Thanks for being here.
I hope that this is a space that inspires you to add something beautiful to the world. I truly believe that 
you are required to make something beautiful.

– Shawna

 

 

Three Books

Three Books

I cannot tell you how taken I am by Theresa Kishkan’s The Art of Looking Back. I have read an advanced galley, but you can pre-order online or at your favourite indie. Honest, vulnerable, insightful, poetic, authentic, meditative, are all words popping into my head as I prepare to win you over to this book. It’s also uncomfortable in parts as it asks questions in a consideration of a life well-lived but not without inner turmoil. How do we look back on who we were as young women? What kind of generosity and grace might we offer our younger selves?

If you’ve always wondered about women depicted in paintings (and you know I have, beginning with my first book All the God-Sized Fruit), and the effect of the male gaze on women, this book gives you another view. As a young woman, Kishkan posed as an artist’s model. “I see him taking me in,” she says, then asks, “Was I taken in? I was.” Years later she looks back with wisdom and clarity and examines her relationship with the artist, with the paintings of her, and with her own self, now and then. She says, “I am trying to find out who I was in the light of that gaze, and before it, what foundation held me in place in the whirling years…”



We have been on similar paths of interest at times, perhaps, though we’ve never met. Interested in art, probably reading the same books back in the day — Ways of Seeing by John Berger was such a big one. So it’s interesting to see where we converge and where we diverge.
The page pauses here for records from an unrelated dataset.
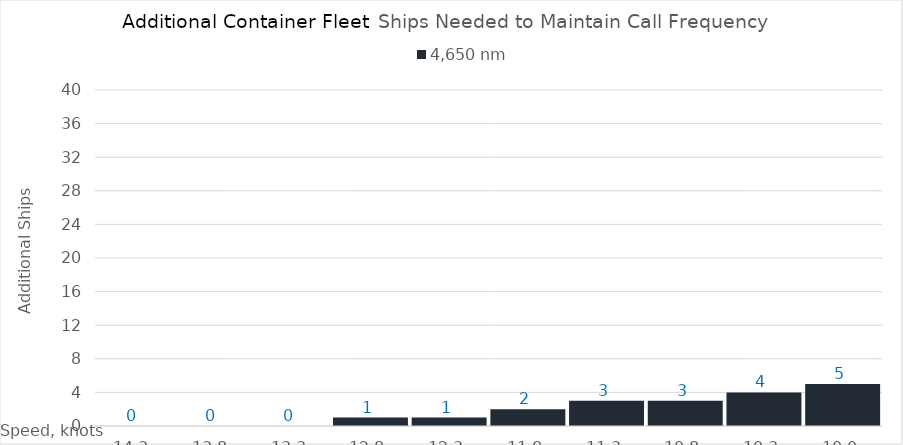
| Category | 4,650 |
|---|---|
| 14.3 | 0 |
| 13.8 | 0 |
| 13.3 | 0 |
| 12.8 | 1 |
| 12.3 | 1 |
| 11.8 | 2 |
| 11.3 | 3 |
| 10.8 | 3 |
| 10.3 | 4 |
| 10.0 | 5 |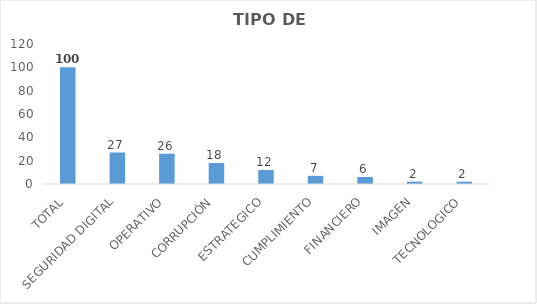
| Category | Series 0 |
|---|---|
| TOTAL | 100 |
| SEGURIDAD DIGITAL | 27 |
| OPERATIVO | 26 |
| CORRUPCIÓN | 18 |
| ESTRATEGICO | 12 |
| CUMPLIMIENTO | 7 |
| FINANCIERO | 6 |
| IMAGEN | 2 |
| TECNOLOGICO | 2 |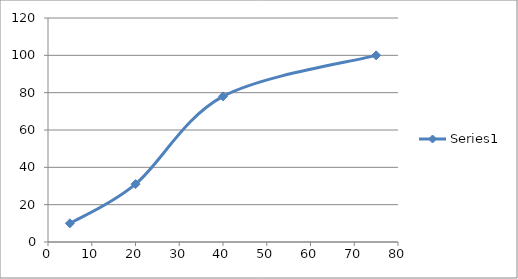
| Category | Series 0 |
|---|---|
| 5.0 | 10 |
| 20.0 | 31 |
| 40.0 | 78 |
| 75.0 | 100 |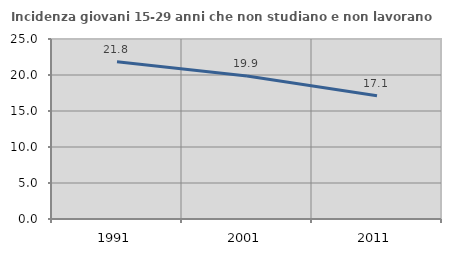
| Category | Incidenza giovani 15-29 anni che non studiano e non lavorano  |
|---|---|
| 1991.0 | 21.839 |
| 2001.0 | 19.858 |
| 2011.0 | 17.117 |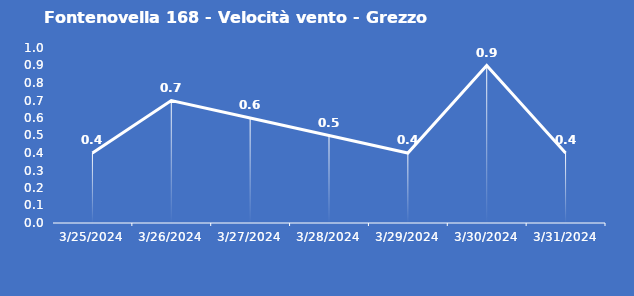
| Category | Fontenovella 168 - Velocità vento - Grezzo (m/s) |
|---|---|
| 3/25/24 | 0.4 |
| 3/26/24 | 0.7 |
| 3/27/24 | 0.6 |
| 3/28/24 | 0.5 |
| 3/29/24 | 0.4 |
| 3/30/24 | 0.9 |
| 3/31/24 | 0.4 |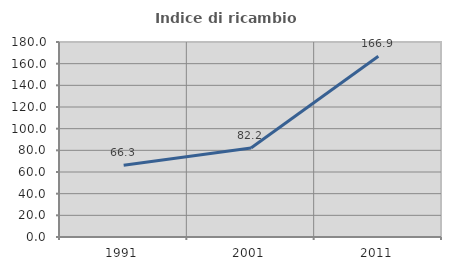
| Category | Indice di ricambio occupazionale  |
|---|---|
| 1991.0 | 66.327 |
| 2001.0 | 82.212 |
| 2011.0 | 166.867 |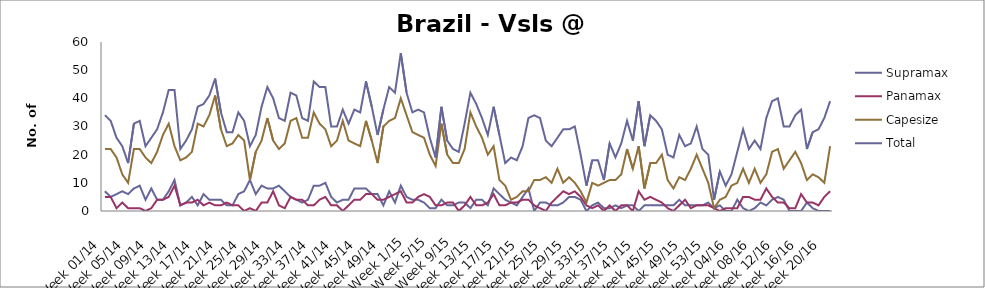
| Category | Supramax | Panamax | Capesize | Total |
|---|---|---|---|---|
| Week 01/14 | 7 | 5 | 22 | 34 |
| Week 02/14 | 5 | 5 | 22 | 32 |
| Week 03/14 | 6 | 1 | 19 | 26 |
| Week 04/14 | 7 | 3 | 13 | 23 |
| Week 05/14 | 6 | 1 | 10 | 17 |
| Week 06/14 | 8 | 1 | 22 | 31 |
| Week 07/14 | 9 | 1 | 22 | 32 |
| Week 08/14 | 4 | 0 | 19 | 23 |
| Week 09/14 | 8 | 1 | 17 | 26 |
| Week 10/14 | 4 | 4 | 21 | 29 |
| Week 11/14 | 4 | 4 | 27 | 35 |
| Week 12/14 | 7 | 5 | 31 | 43 |
| Week 13/14 | 11 | 9 | 23 | 43 |
| Week 14/14 | 2 | 2 | 18 | 22 |
| Week 15/14 | 3 | 3 | 19 | 25 |
| Week 16/14 | 5 | 3 | 21 | 29 |
| Week 17/14 | 2 | 4 | 31 | 37 |
| Week 18/14 | 6 | 2 | 30 | 38 |
| Week 19/14 | 4 | 3 | 34 | 41 |
| Week 20/14 | 4 | 2 | 41 | 47 |
| Week 21/14 | 4 | 2 | 29 | 35 |
| Week 22/14 | 2 | 3 | 23 | 28 |
| Week 23/14 | 2 | 2 | 24 | 28 |
| Week 24/14 | 6 | 2 | 27 | 35 |
| Week 25/14 | 7 | 0 | 25 | 32 |
| Week 26/14 | 11 | 1 | 11 | 23 |
| Week 27/14 | 6 | 0 | 21 | 27 |
| Week 28/14 | 9 | 3 | 25 | 37 |
| Week 29/14 | 8 | 3 | 33 | 44 |
| Week 30/14 | 8 | 7 | 25 | 40 |
| Week 31/14 | 9 | 2 | 22 | 33 |
| Week 32/14 | 7 | 1 | 24 | 32 |
| Week 33/14 | 5 | 5 | 32 | 42 |
| Week 34/14 | 4 | 4 | 33 | 41 |
| Week 35/14 | 3 | 4 | 26 | 33 |
| Week 36/14 | 4 | 2 | 26 | 32 |
| Week 37/14 | 9 | 2 | 35 | 46 |
| Week 38/14 | 9 | 4 | 31 | 44 |
| Week 39/14 | 10 | 5 | 29 | 44 |
| Week 40/14 | 5 | 2 | 23 | 30 |
| Week 41/14 | 3 | 2 | 25 | 30 |
| Week 42/14 | 4 | 0 | 32 | 36 |
| Week 43/14 | 4 | 2 | 25 | 31 |
| Week 44/14 | 8 | 4 | 24 | 36 |
| Week 45/14 | 8 | 4 | 23 | 35 |
| Week 46/14 | 8 | 6 | 32 | 46 |
| Week 47/14 | 6 | 6 | 25 | 37 |
| Week 48/14 | 6 | 4 | 17 | 27 |
| Week 49/14 | 2 | 4 | 30 | 36 |
| Week 50/14 | 7 | 5 | 32 | 44 |
| Week 51/14 | 3 | 6 | 33 | 42 |
| Week 52/14 | 9 | 7 | 40 | 56 |
| Week 1/15 | 5 | 3 | 34 | 42 |
| Week 2/15 | 4 | 3 | 28 | 35 |
| Week 3/15 | 4 | 5 | 27 | 36 |
| Week 4/15 | 3 | 6 | 26 | 35 |
| Week 5/15 | 1 | 5 | 20 | 26 |
| Week 6/15 | 1 | 2 | 16 | 19 |
| Week 7/15 | 4 | 2 | 31 | 37 |
| Week 8/15 | 2 | 3 | 20 | 25 |
| Week 9/15 | 2 | 3 | 17 | 22 |
| Week 10/15 | 3 | 0 | 17 | 21 |
| Week 11/15 | 3 | 2 | 22 | 31 |
| Week 12/15 | 1 | 5 | 35 | 42 |
| Week 13/15 | 4 | 2 | 30 | 38 |
| Week 14/15 | 4 | 2 | 26 | 33 |
| Week 15/15 | 2 | 3 | 20 | 27 |
| Week 16/15 | 8 | 6 | 23 | 37 |
| Week 17/15 | 6 | 2 | 11 | 27 |
| Week 18/15 | 4 | 2 | 9 | 17 |
| Week 19/15 | 3 | 3 | 4 | 19 |
| Week 20/15 | 2 | 3 | 5 | 18 |
| Week 21/15 | 5 | 4 | 7 | 23 |
| Week 22/15 | 8 | 4 | 7 | 33 |
| Week 23/15 | 0 | 2 | 11 | 34 |
| Week 24/15 | 3 | 1 | 11 | 33 |
| Week 25/15 | 3 | 0 | 12 | 25 |
| Week 26/15 | 2 | 3 | 10 | 23 |
| Week 27/15 | 2 | 5 | 15 | 26 |
| Week 28/15 | 3 | 7 | 10 | 29 |
| Week 29/15 | 5 | 6 | 12 | 29 |
| Week 30/15 | 5 | 7 | 10 | 30 |
| Week 31/15 | 4 | 5 | 7 | 20 |
| Week 32/15 | 0 | 2 | 3 | 9 |
| Week 33/15 | 2 | 1 | 10 | 18 |
| Week 34/15 | 3 | 2 | 9 | 18 |
| Week 35/15 | 1 | 0 | 10 | 11 |
| Week 36/15 | 1 | 2 | 11 | 24 |
| Week 37/15 | 2 | 0 | 11 | 19 |
| Week 38/15 | 1 | 2 | 13 | 24 |
| Week 39/15 | 2 | 2 | 22 | 32 |
| Week 40/15 | 2 | 0 | 15 | 25 |
| Week 41/15 | 0 | 7 | 23 | 39 |
| Week 42/15 | 2 | 4 | 8 | 23 |
| Week 43/15 | 2 | 5 | 17 | 34 |
| Week 44/15 | 2 | 4 | 17 | 32 |
| Week 45/15 | 2 | 3 | 20 | 29 |
| Week 46/15 | 2 | 1 | 11 | 20 |
| Week 47/15 | 2 | 0 | 8 | 19 |
| Week 48/15 | 4 | 2 | 12 | 27 |
| Week 49/15 | 2 | 4 | 11 | 23 |
| Week 50/15 | 2 | 1 | 15 | 24 |
| Week 51/15 | 2 | 2 | 20 | 30 |
| Week 52/15 | 2 | 2 | 15 | 22 |
| Week 53/15 | 3 | 2 | 10 | 20 |
| Week 01/16 | 1 | 1 | 1 | 4 |
| Week 02/16 | 2 | 0 | 4 | 14 |
| Week 03/16 | 0 | 1 | 5 | 9 |
| Week 04/16 | 0 | 1 | 9 | 13 |
| Week 05/16 | 4 | 1 | 10 | 21 |
| Week 06/16 | 1 | 5 | 15 | 29 |
| Week 07/16 | 0 | 5 | 10 | 22 |
| Week 08/16 | 1 | 4 | 15 | 25 |
| Week 09/16 | 3 | 4 | 10 | 22 |
| Week 10/16 | 2 | 8 | 13 | 33 |
| Week 11/16 | 4 | 5 | 21 | 39 |
| Week 12/16 | 5 | 3 | 22 | 40 |
| Week 13/16 | 4 | 3 | 15 | 30 |
| Week 14/16 | 0 | 1 | 18 | 30 |
| Week 15/16 | 0 | 1 | 21 | 34 |
| Week 16/16 | 0 | 6 | 17 | 36 |
| Week 17/16 | 3 | 3 | 11 | 22 |
| Week 18/16 | 1 | 3 | 13 | 28 |
| Week 19/16 | 0 | 2 | 12 | 29 |
| Week 20/16 | 0 | 5 | 10 | 33 |
| Week 21/16 | 0 | 7 | 23 | 39 |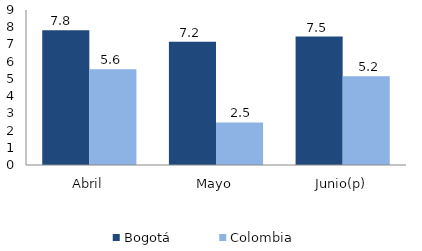
| Category | Bogotá | Colombia |
|---|---|---|
| Abril | 7.828 | 5.559 |
| Mayo | 7.155 | 2.47 |
| Junio(p) | 7.461 | 5.157 |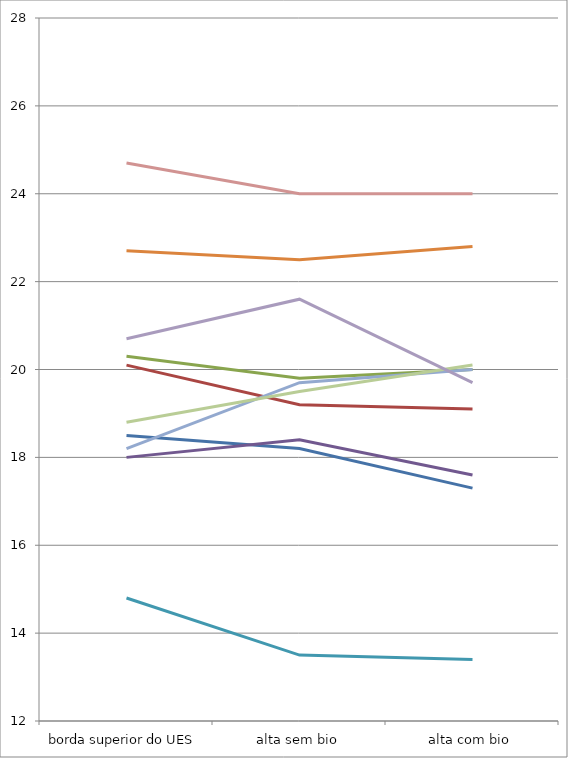
| Category | Series 0 | Series 1 | Series 2 | Series 3 | Series 4 | Series 5 | Series 6 | Series 7 | Series 8 | Series 9 |
|---|---|---|---|---|---|---|---|---|---|---|
| borda superior do UES | 18.5 | 20.1 | 20.3 | 18 | 14.8 | 22.7 | 18.2 | 24.7 | 18.8 | 20.7 |
| alta sem bio | 18.2 | 19.2 | 19.8 | 18.4 | 13.5 | 22.5 | 19.7 | 24 | 19.5 | 21.6 |
| alta com bio | 17.3 | 19.1 | 20 | 17.6 | 13.4 | 22.8 | 20 | 24 | 20.1 | 19.7 |

We’ve both written in various genres, are of similar age. I felt reading this book that looks back so keenly, so delicately, to be cathartic. It helps to dwell for a while, before asking, what next?

And one other note — that this book is timely in that we are now in a moment when women’s bodies, depictions of women, are being stolen, gender biases are baked into AI etc etc. So this careful and thoughtful navigation through the feelings and facts of framing and resolution, looking and being seen, complicity and agency, remorse and reclaiming, could not be more important to consider.


Next, I’d just like to quickly mention two books at the very top of my TBR pile: Peter Darbyshire’s The Wonder Lands War (Book 4 in the Cross series but which can be read as a standalone). The first sentence: “I found Alice again by getting killed in a Paris library by a strange angel.”

If you haven’t read Has the World Ended Yet? I highly recommend. And then, give the Cross series a try!


Next up is Definitely Thriving by Kerry Clare of Pickle Me This fame. A huge supporter of books and book stores and authors, and generally a delight of a human being — this is the novel that currently everyone is talking about! I’ve been closing my eyes at all the reviews passing by on my feed so that I can have the joy of being freshly dazzled by it. You should too!

The first two sentences: “A nun’s cell: this is what Clemence had been expecting. She’d signed the lease on the basis of blurry photos with resolution so low it was hard to make out the details.”



You’ll be hearing more about these books from me, but I think one small thing we can do in this world is talk about the books we love, that we’re reading, that we want to read.

As a writer, one of the beautiful parts of this existence is that other writers become friends, and are very often unmet friends. Sometimes you even get to meet those writers whose books you admire. You get to cheer them on and they cheer you on. The way the world is right now this feels like a pretty amazing and wild gift! I’m here for it.